Welcome xoxo


Why start this blog?

I’ve thought about starting a blog or podcast for awhile now.  I’ve even been encouraged to do a podcast by friends after they’ve watched my Snapchat rants from time to time.  But do I have anything important to say that hasn’t been said a million times before?  Do I have an expertise to add to the world?  I’m a wife and a mom who has been through the loss of grandparents, a miscarriage, graduated with a BA, then a MS, become a police officer, moved on to work at a school as a glorified secretary…do my experiences and thoughts really demand an audience?  Demand, no.  Worthy of one, sure.

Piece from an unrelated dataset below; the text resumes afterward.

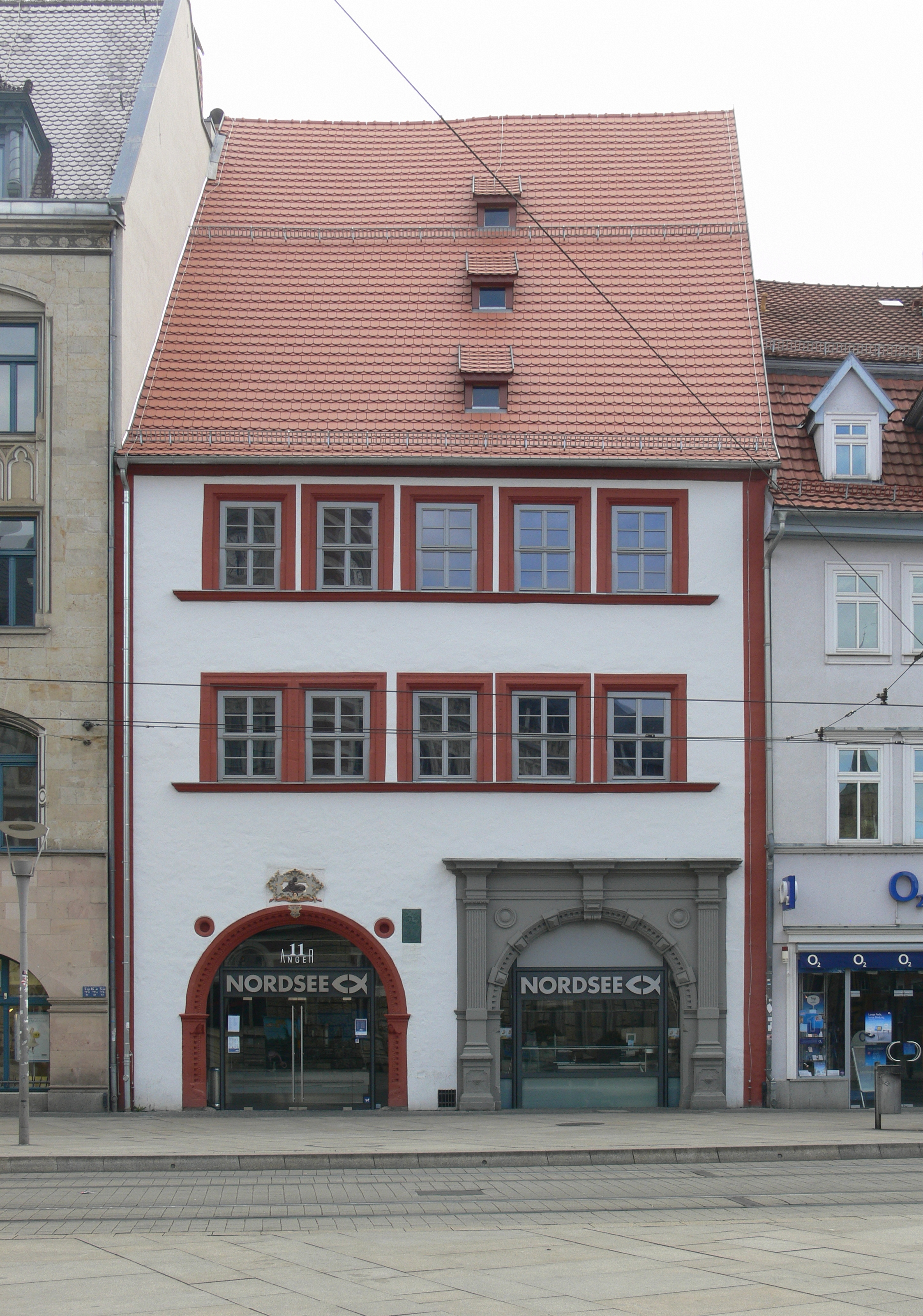 Erfurt, "Haus zum schwarzen Löwen" am Anger

I recently joined a womens’ Facebook group that was put together by the church I attend.  In light of the pandemic circumstances, many of the women were contributing beautiful recordings of Christian songs, songs performed during worship at our church mostly.  Beautiful voices.  I, unfortunately, do not share in that talent.  What I lack in talent, I definitely make up for in enthusiasm, however, every Sunday (or after the quarterly worship night), I feel inclined to apologize profusely to those surrounding me (and absolutely my husband too, he’s loud, but awful at singing as well).  I haven’t actually apologized (hello, super introvert here!), but I want to.  Anyway, I wondered what I could contribute to the group.  I thought a lot about ramblings I’ve had in my head regarding recent experiences and how they tie into Scripture, but it just never felt like the right time to hit submit once I typed them out.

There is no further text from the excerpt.